# HELP.....antibiotic cream???



## lovinmylabs (Jan 5, 2010)

My two dogs have been playing a little on the rough side. My lab has a good little gash under her eye. It looks pretty deep....its not bleeding but I would like to put something on it so it does not get infected...any thoughts??:frown:


----------



## DaneMama (Jun 27, 2008)

I would just clean it out a few times a day. I always keep chlorohexadine and betadine on hand...which is what I recommend for cleaning cuts/wounds. I don't personally use the antibiotic creams for cuts and scrapes because it isn't all that affective. And don't use hydrogen peroxide!

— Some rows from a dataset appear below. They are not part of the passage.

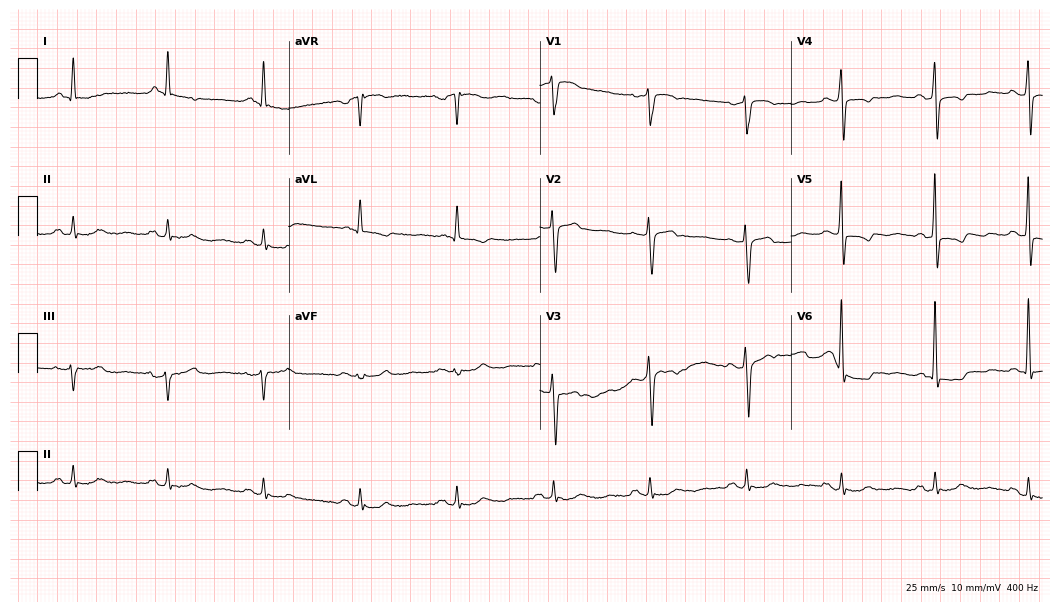
12-lead ECG from a 66-year-old male patient. Screened for six findings — first-degree AV block, right bundle branch block, left bundle branch block, sinus bradycardia, atrial fibrillation, sinus tachycardia — none is recorded.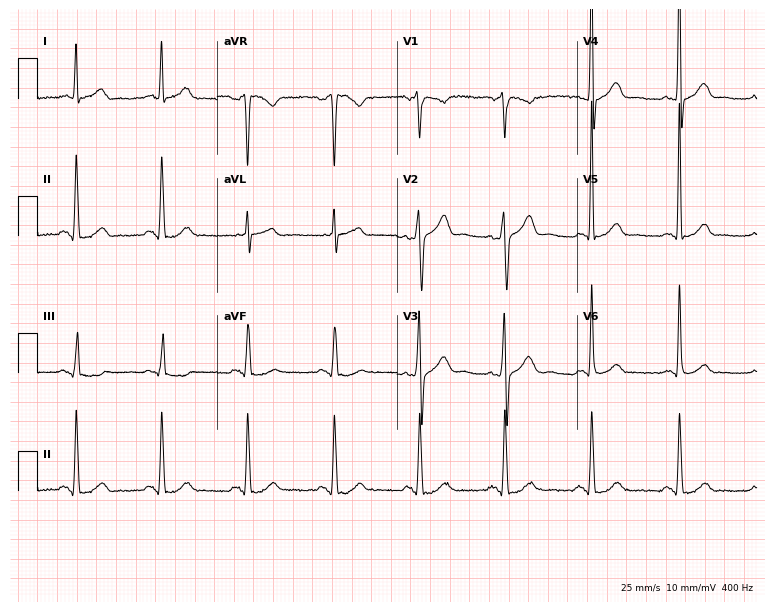
Standard 12-lead ECG recorded from a 45-year-old male patient. Read as a normal ECG.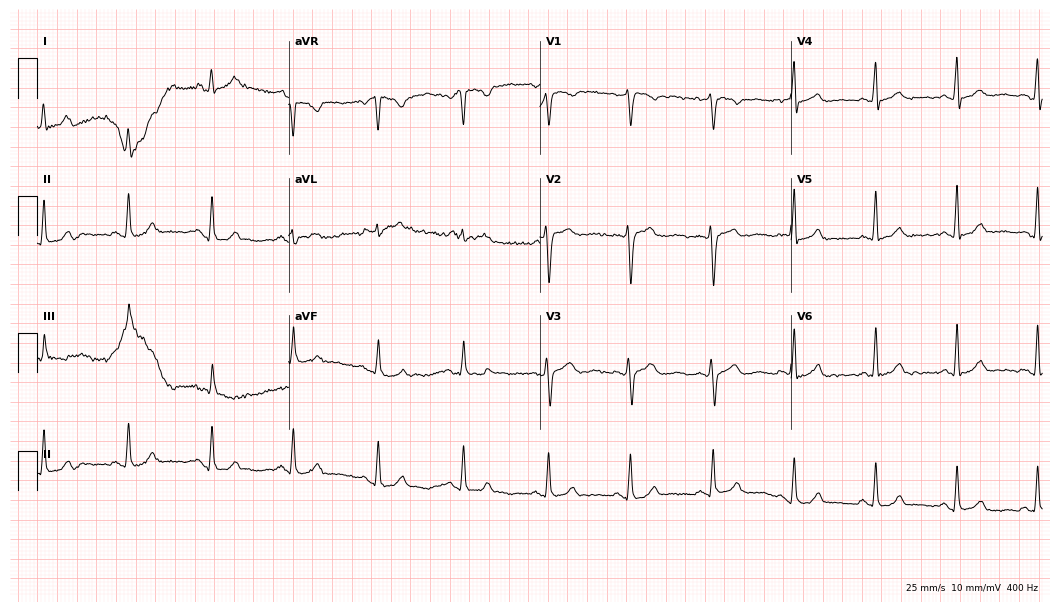
Standard 12-lead ECG recorded from a 39-year-old female (10.2-second recording at 400 Hz). None of these six findings is recorded: first-degree AV block, right bundle branch block (RBBB), left bundle branch block (LBBB), sinus bradycardia, atrial fibrillation (AF), sinus tachycardia.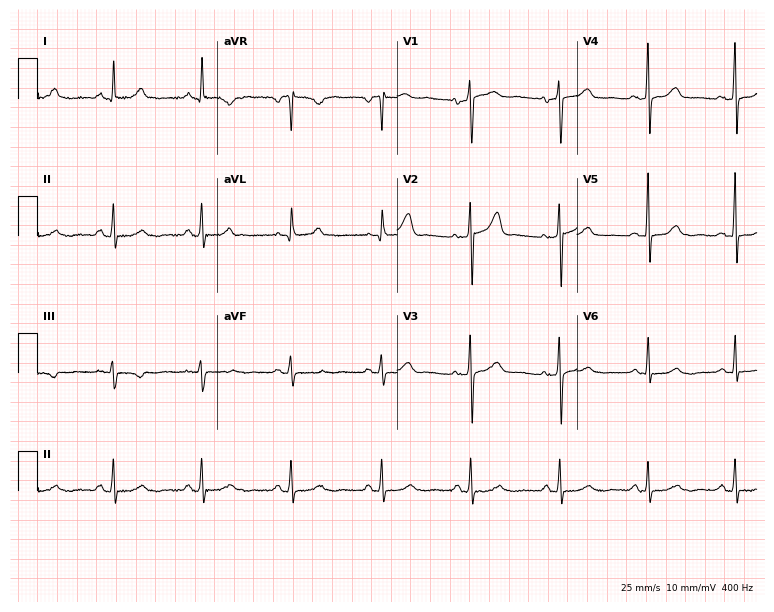
Electrocardiogram (7.3-second recording at 400 Hz), a female, 63 years old. Overall reading on record: normal ECG.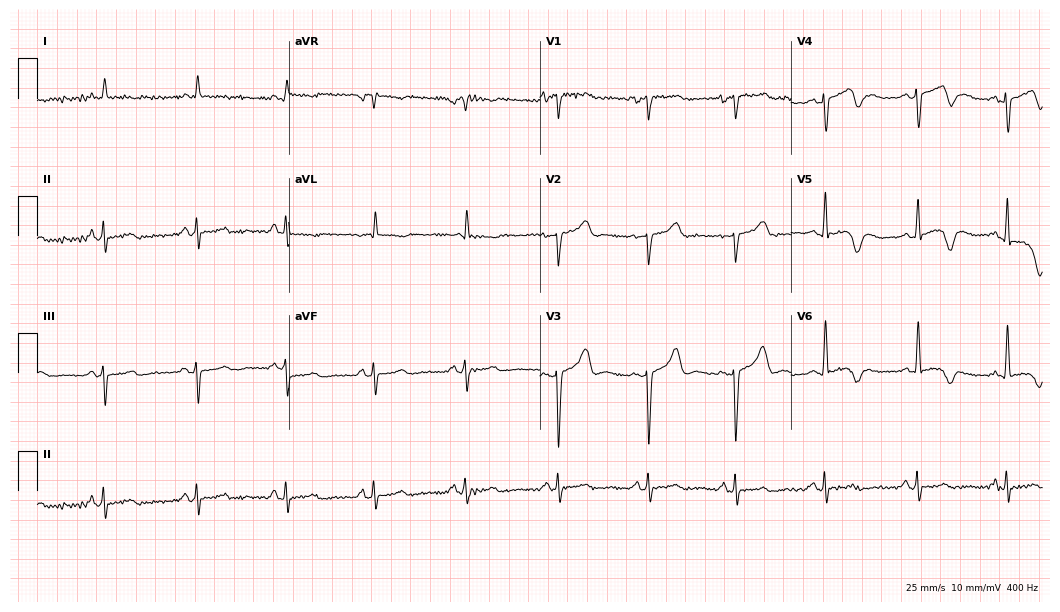
12-lead ECG (10.2-second recording at 400 Hz) from a female, 71 years old. Screened for six findings — first-degree AV block, right bundle branch block, left bundle branch block, sinus bradycardia, atrial fibrillation, sinus tachycardia — none is recorded.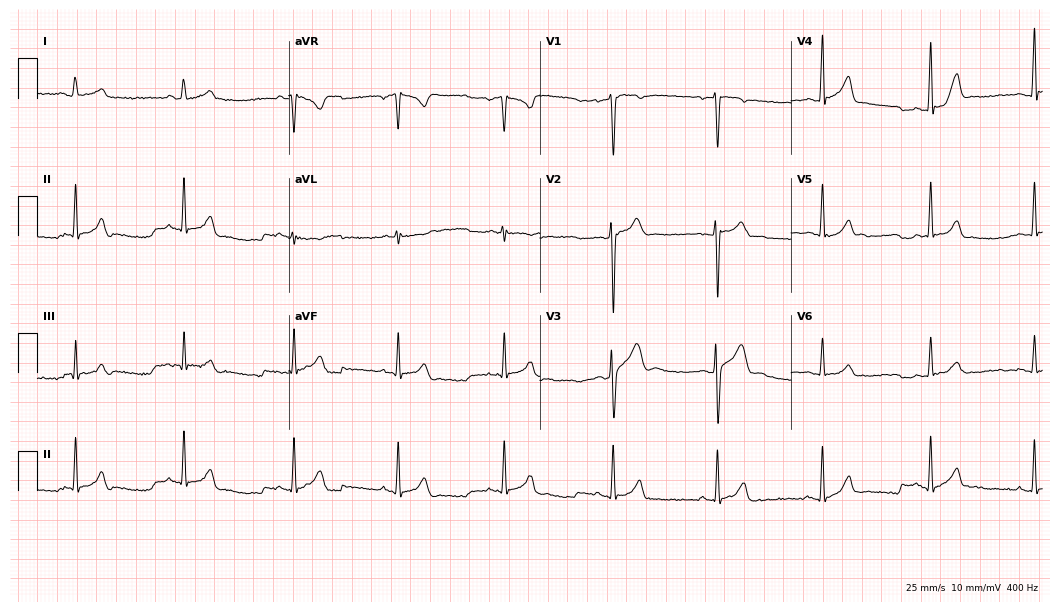
12-lead ECG from a male patient, 23 years old (10.2-second recording at 400 Hz). Recorded interpretation: within normal limits.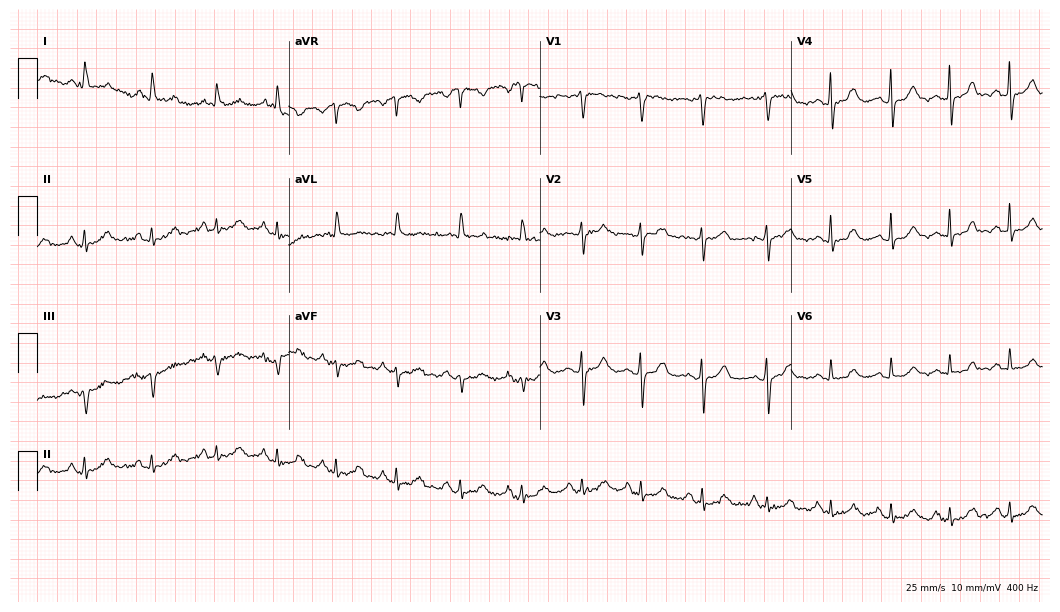
12-lead ECG from a 59-year-old woman. Labelled as a normal ECG.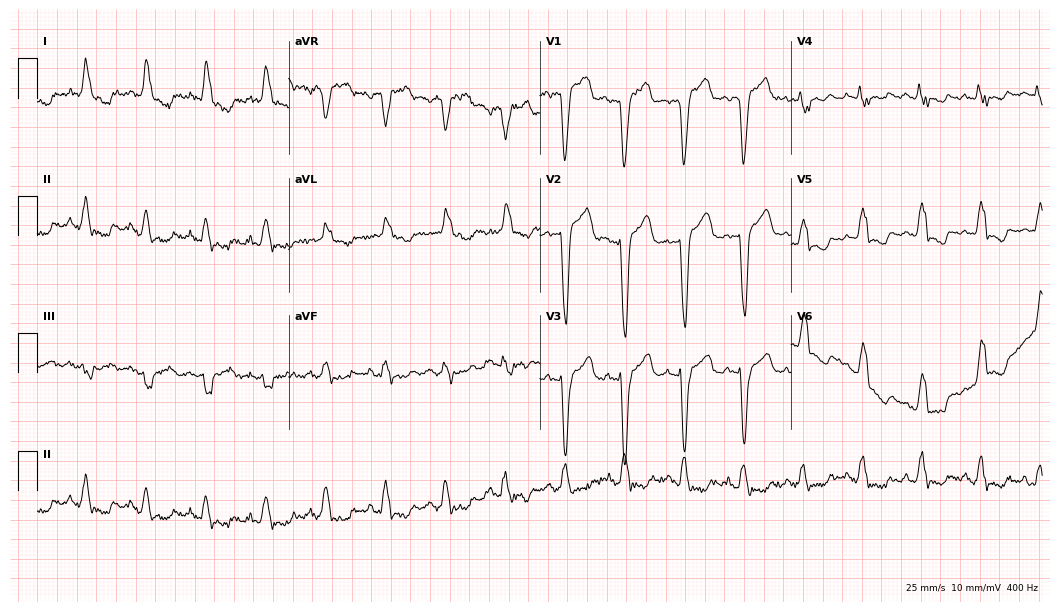
Standard 12-lead ECG recorded from a female, 78 years old (10.2-second recording at 400 Hz). The tracing shows left bundle branch block.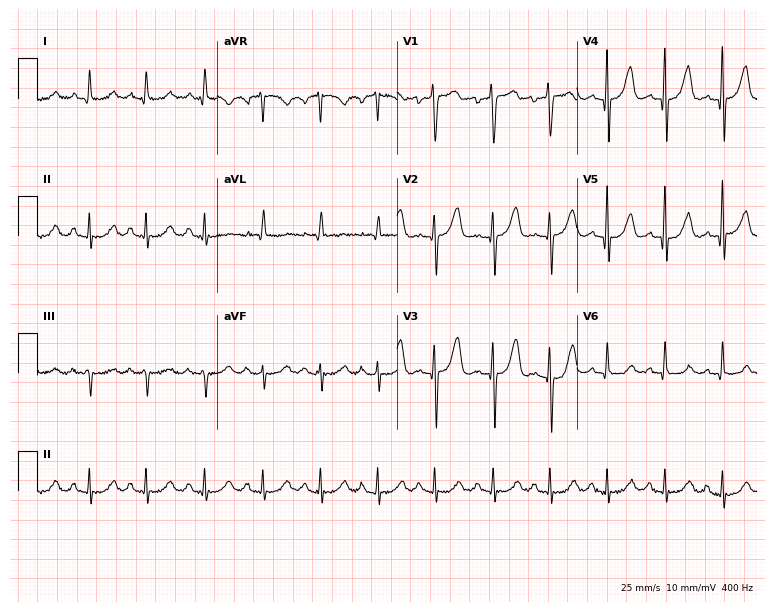
12-lead ECG from a female patient, 66 years old. No first-degree AV block, right bundle branch block, left bundle branch block, sinus bradycardia, atrial fibrillation or sinus tachycardia recorded for this tracing.

ETA: Betadine and chlorohexadine are both available at Walgreens. They are pretty pricey, but worth every penny. You should dilute them to 1:10 with water, because that is all you need. We use both of these for surgical scrubs so they do a really good job at cleaning! I would suggest switching off using one and then the other every other time you clean the wound, so as to use something new to combat bacteria.


----------



## chowder (Sep 7, 2008)

On a similar subject, would this also be good for using on places that they have chewed and scratched or on rashes? I have been using things like Gold Bond Powder on some spots but I don't want to put it on anything that is too bad. My two boy pups have been really itchy and neither us nor the vet can find a single flea or flea dirt. I'm thinking maybe they found some poison ivy or poison oak in the woods (we have big wooded yard). The kids took Shadey to the vet and he is on prednisone for ten days but he has a big chewed rash on his inner legs that it would be nice if they could treat. Also for future reference.


----------



## DaneMama (Jun 27, 2008)

You can definitely use both of those scrubs on "hot spots" like that. The cleaner they are the better they will heal up. Plus it will keep down on secondary bacterial infections, without the added licking from putting a cream on it, since dogs love to lick creams and ointments off LOL 

Have you thought about it being an allergy to something?


----------



## malluver1005 (Nov 15, 2009)

Why not hydrogen peroxide? Is this just for cuts?


----------



## chowder (Sep 7, 2008)

danemama08 said:


> You can definitely use both of those scrubs on "hot spots" like that. The cleaner they are the better they will heal up. Plus it will keep down on secondary bacterial infections, without the added licking from putting a cream on it, since dogs love to lick creams and ointments off LOL
> 
> Have you thought about it being an allergy to something?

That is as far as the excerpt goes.